Answer the question above first, then reveal the full breakdown to understand why each option is right or wrong.

Correct answer & explanation

The neighbor 10.1.1.2 is withdrawing the prefix 192.168.3.0/24 while advertising 192.168.1.0/24 and 192.168.2.0/24.

The debug ip bgp updates output shows received BGP updates from neighbor 10.1.1.2. The third update includes 'unreachable', indicating that the neighbor is withdrawing the route 192.168.3.0/24. The other prefixes are being advertised normally.

Key principle: OSPF neighbour adjacency depends on matching area, hello/dead timers, network type, and authentication — IP reachability alone is not enough.

Answer analysis

Option-by-option breakdown

For each option: why learners choose it and why it is or isn't the right answer here.

  • The neighbor 10.1.1.2 is advertising three new prefixes: 192.168.1.0/24, 192.168.2.0/24, and 192.168.3.0/24.

    Why it's wrong here

    The third update includes 'unreachable', meaning it is a withdrawal, not an advertisement.

  • The neighbor 10.1.1.2 is withdrawing the prefix 192.168.3.0/24 while advertising 192.168.1.0/24 and 192.168.2.0/24.

    Why this is correct

    The 'unreachable' keyword in the debug output indicates a route withdrawal for 192.168.3.0/24.

    Related concept

    OSPF neighbours must agree on key parameters.

  • The neighbor 10.1.1.2 is flapping all three prefixes due to a BGP session reset.

    Why it's wrong here

    The output shows only one withdrawal; the other two are normal updates. No flap is indicated.

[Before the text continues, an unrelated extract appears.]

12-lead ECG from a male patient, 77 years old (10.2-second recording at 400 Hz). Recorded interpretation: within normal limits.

  • The neighbor 10.1.1.2 is sending a malformed update for 192.168.3.0/24, causing it to be marked as unreachable.

    Why it's wrong here

    The 'unreachable' is a standard BGP withdrawal mechanism, not an error condition.

Common exam traps

Common exam trap: OSPF can fail even when IP connectivity looks correct

OSPF neighbour formation depends on matching areas, timers, network type, authentication and passive-interface behaviour. Do not choose an answer only because the devices can ping.

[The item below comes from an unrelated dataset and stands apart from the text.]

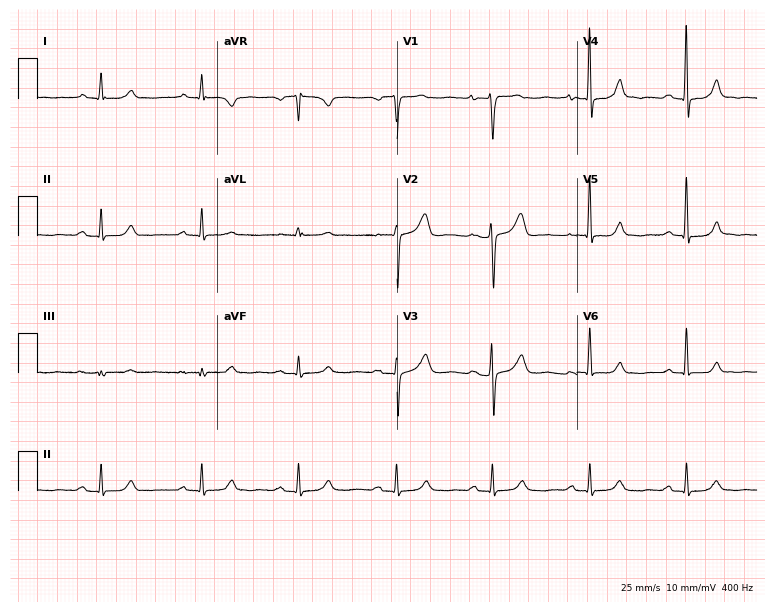
ECG — a female patient, 58 years old. Screened for six findings — first-degree AV block, right bundle branch block (RBBB), left bundle branch block (LBBB), sinus bradycardia, atrial fibrillation (AF), sinus tachycardia — none is recorded.

Trap categories for this question

  • Command / output trap

    The output shows only one withdrawal; the other two are normal updates. No flap is indicated.

Detailed technical explanation

How to think about this question

OSPF questions usually test the details that control adjacency and route selection. Read the neighbour state, area, router ID and interface configuration before deciding what is wrong.

KKey Concepts to Remember

  • OSPF neighbours must agree on key parameters.
  • Router ID selection can affect neighbour relationships and LSDB output.
  • OSPF cost influences the preferred path.
  • A route can appear in OSPF information but not become the installed route.

TExam Day Tips

  • Check area mismatch first when OSPF adjacency fails.
  • Review passive interfaces when a network is advertised but no neighbour forms.
  • Use show ip ospf neighbor and show ip route clues carefully.

Key takeaway

OSPF neighbour adjacency depends on matching area, hello/dead timers, network type, and authentication — IP reachability alone is not enough.

Real-world example

How this comes up in practice

A network engineer at a university connects two campus buildings via a fibre link. Both routers run OSPF, but no adjacency forms — even though both routers can ping each other. The engineer finds one router is in area 0 and the other in area 1. OSPF adjacency requires matching area numbers, hello/dead timers, and network type. IP reachability alone is not enough.

What to study next

Got this wrong? Here's your next step.

Review OSPF neighbour requirements — matching area type, hello and dead timers, network type, stub flags, and authentication. Study show ip ospf neighbor states (INIT, 2-WAY, FULL). Then practise related 300-410 OSPF questions on adjacency and route selection.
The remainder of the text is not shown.